The Part that was Excited to Vote This Year
(2019 – 2020)
The Part of Me that was Excited to Vote This Year was violently murdered at the age of one by the Democratic primaries. It was the child of two other lively parts of me: The Part that was Pumped to Vote for Obama in 2008 and The Part that is Desperate for Hope in This Dystopian Hellscape. More than anything, it enjoyed imagining Jan 20, 2021 and seeing a progressive, female presidential candidate get sworn into office. It is survived by A Crushing Sense of Doom About November and the Part that is Going to Vote Anyway Despite Having Zero Enthusiasm About it. In lieu of flowers, please vote.
The Part that Enjoyed Watching Television
(1989 – 2020)
The Part of Me that Enjoyed Watching Television suffered a slow, prolonged demise over the course of three decades. In its youth, it relished nothing more than watching Power Rangers, Arthur, and the 1998 NBA Finals. First diagnosed with a debilitating disease after the attacks of 9/11, it finally succumbed to death after seeing videos of police brutality repeatedly broadcast by cable news. It is survived by seething rage, a strong desire for criminal justice reform, and The Part that Wants to Continue to Stay Informed but Also Wouldn’t Mind Just Napping for the Next Ten Years. Funeral services will be held periodically by me rocking back and forth in a corner.
The Part that Thought I Would One Day Be Able to Dunk a Basketball
(2005 – 2020)
Born after a crazy growth spurt in high school and inspired by the greatness of Michael Jordan in the aforementioned 1998 NBA Finals, this part of me endured a gruesome end at the hands of The Inexorable Arrow of Time. It loved watching Space Jam and taking pictures dunking on children’s size basketball hoops. Remaining family members include The Constant Clicking of Every Single Joint in My Body, The Part of Me that Gained Ten Pounds, and The Realization that Most of My Childhood Dreams Will Remain Unfulfilled. In remembrance of the good times, we only ask that Hollywood please refrain from remaking Space Jam with LeBron James, as it will never hold up to the original.
The Part that Wanted to Go Outside
(1993 – 2020)
The Part of Me that Wanted to Go Outside disappeared without a trace during the COVID-19 quarantine. In its most vibrant years, it begged my parents to go to the park and would look for any excuse to ride its bike. Survived by its child, The Part that Finally Figured Out How Instacart Works, and its life partner, The Part that Gained Another Ten Pounds, it will be remembered most for the time that it led to a dangerous sunburn that could only be soothed with sour cream and painkillers. It will be interred at Lambs Farm in Green Oaks, IL, a petting zoo where I was once chased by goats until I gave them my sandwich.

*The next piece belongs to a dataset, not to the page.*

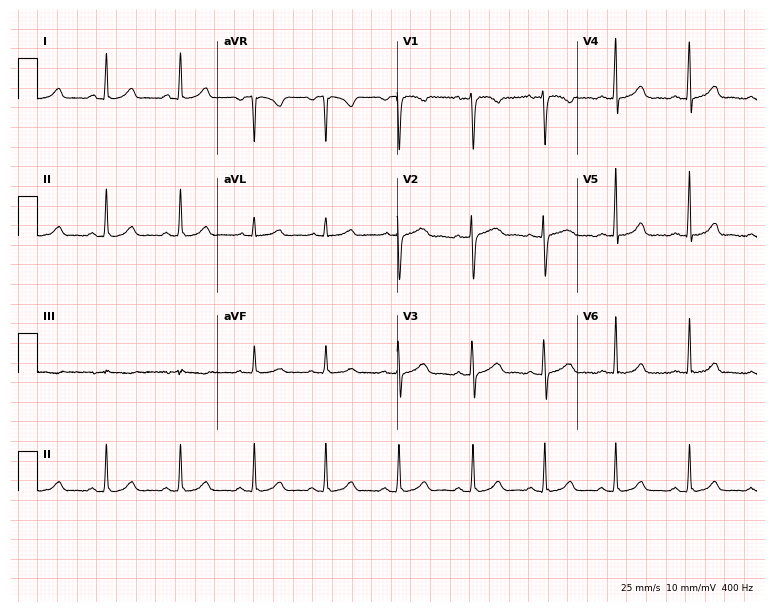
12-lead ECG from a 33-year-old woman (7.3-second recording at 400 Hz). Recorded interpretation: within normal limits.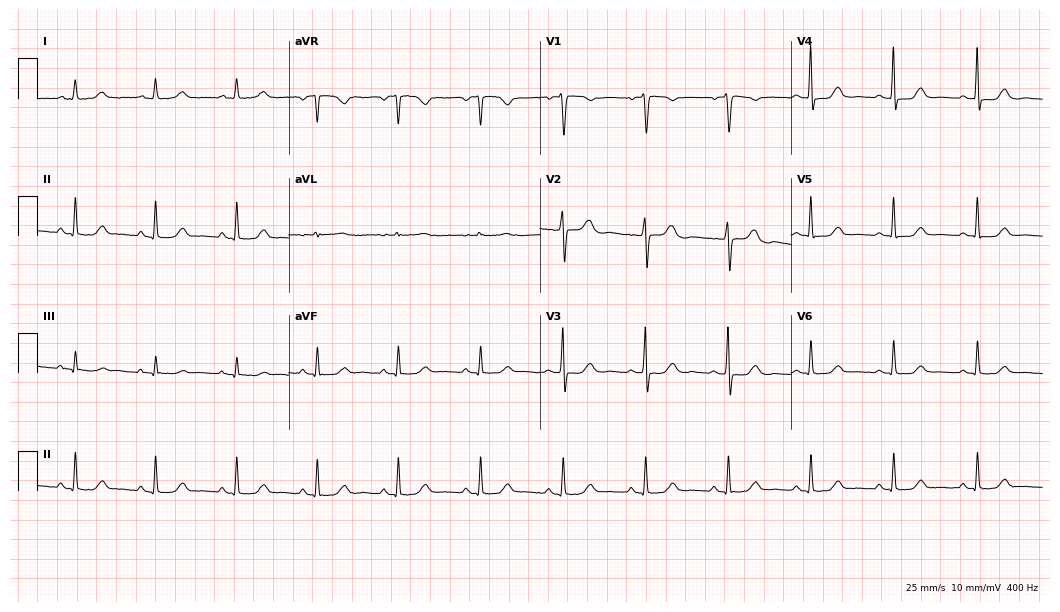
Standard 12-lead ECG recorded from a female, 69 years old. Read as a normal ECG.

The Part that Could Eat Lasagna Without Bursting Into Tears
(2008 – 2020)
Born in 2008 after I discovered the On-Cor Party Size Meat Lasagna in college, this part of me lived a vibrant, helpful life that sustained me through graduate school. It passed away gracefully after the realization that everything in the world is horrible right now and that even the cheesy, gooey comfort of oven-baked pasta cannot bring me happiness. It is survived by a tendency to burst into tears for no particular reason and The Part that is on Medication Now. Memorial services will be sponsored by Stouffer’s, which, while being the superior microwave lasagna, will never fill the void in my soul.
The Part that Was Against Time Travel Because of Potential Butterfly Effects
(2001 – 2020)
Though it lived a good life ever since I first read the book Time Travel in Einstein’s Universe, this part recently contracted an incurable disease and had to be euthanized. Its only survivor is The Part of Me that Really Wants to Go Back in Time and Somehow Avoid My Slow Deterioration and All the Terrible Stuff that’s Happened in 2020. Please send any flux capacitors or other physics-bending ideas to P.O. Box 8675309, Hill Valley, CA 91905.